Transcribe the whole listing below without changing a word, but leave out every image.

■ **INFORMATION PROVIDED**
——————
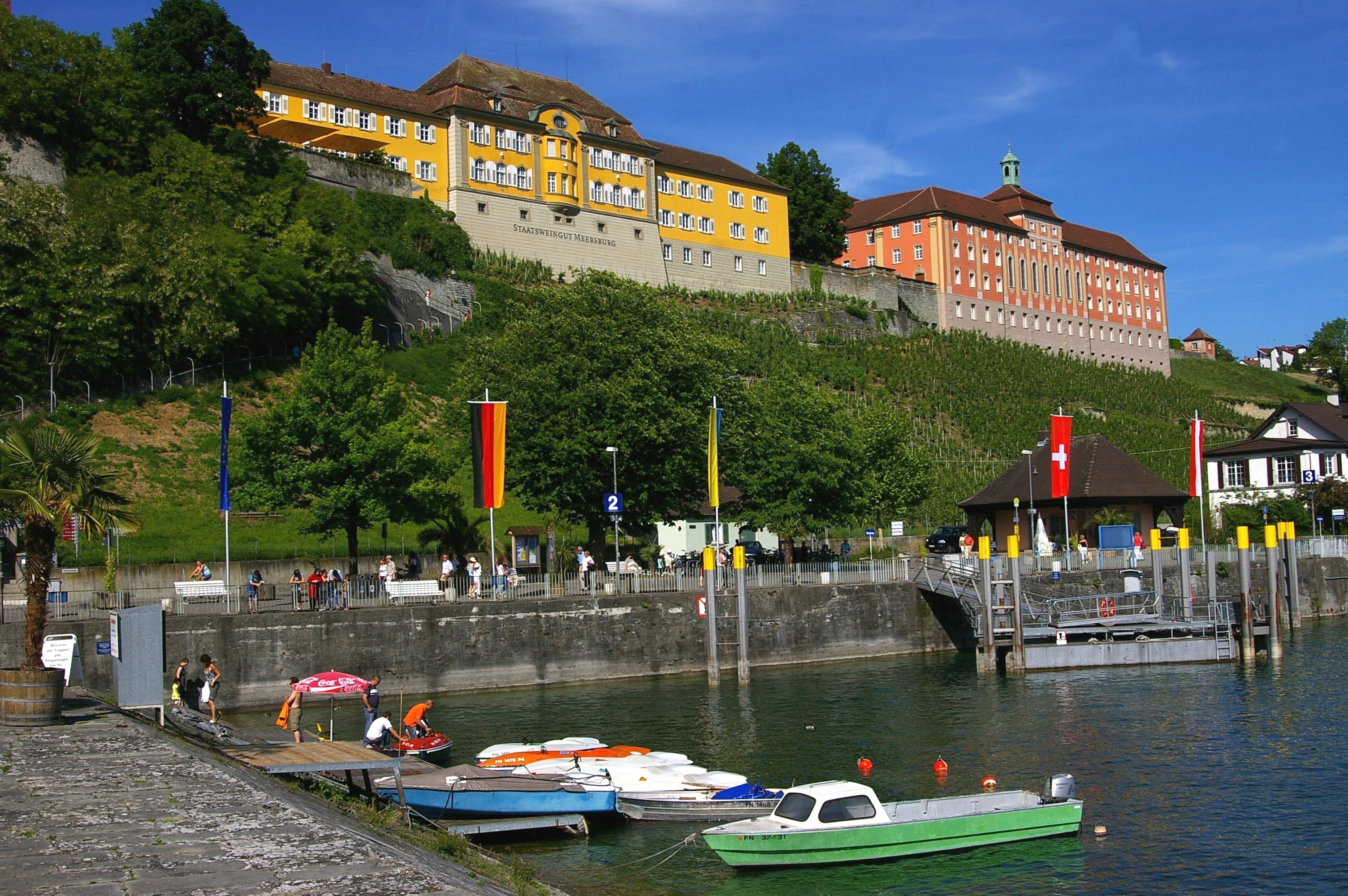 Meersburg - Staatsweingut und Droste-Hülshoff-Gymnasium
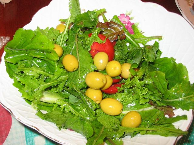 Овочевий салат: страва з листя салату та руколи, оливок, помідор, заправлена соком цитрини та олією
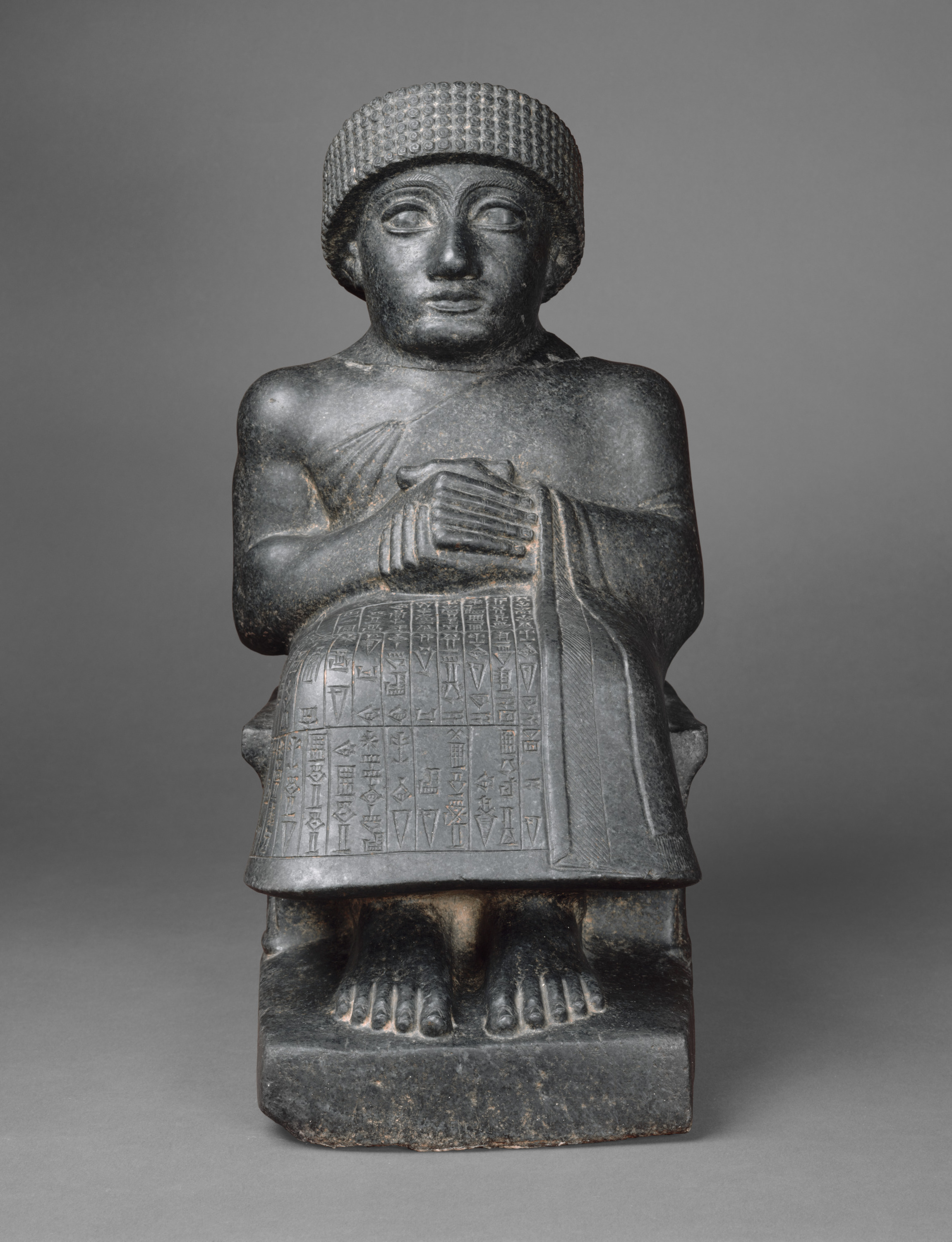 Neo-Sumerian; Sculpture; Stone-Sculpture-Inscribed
——————
■ **RESPONSE BELOW**
 Meersburg - Staatsweingut und Droste-Hülshoff-Gymnasium
 Овочевий салат: страва з листя салату та руколи, оливок, помідор, заправлена соком цитрини та олією
 Neo-Sumerian; Sculpture; Stone-Sculpture-Inscribed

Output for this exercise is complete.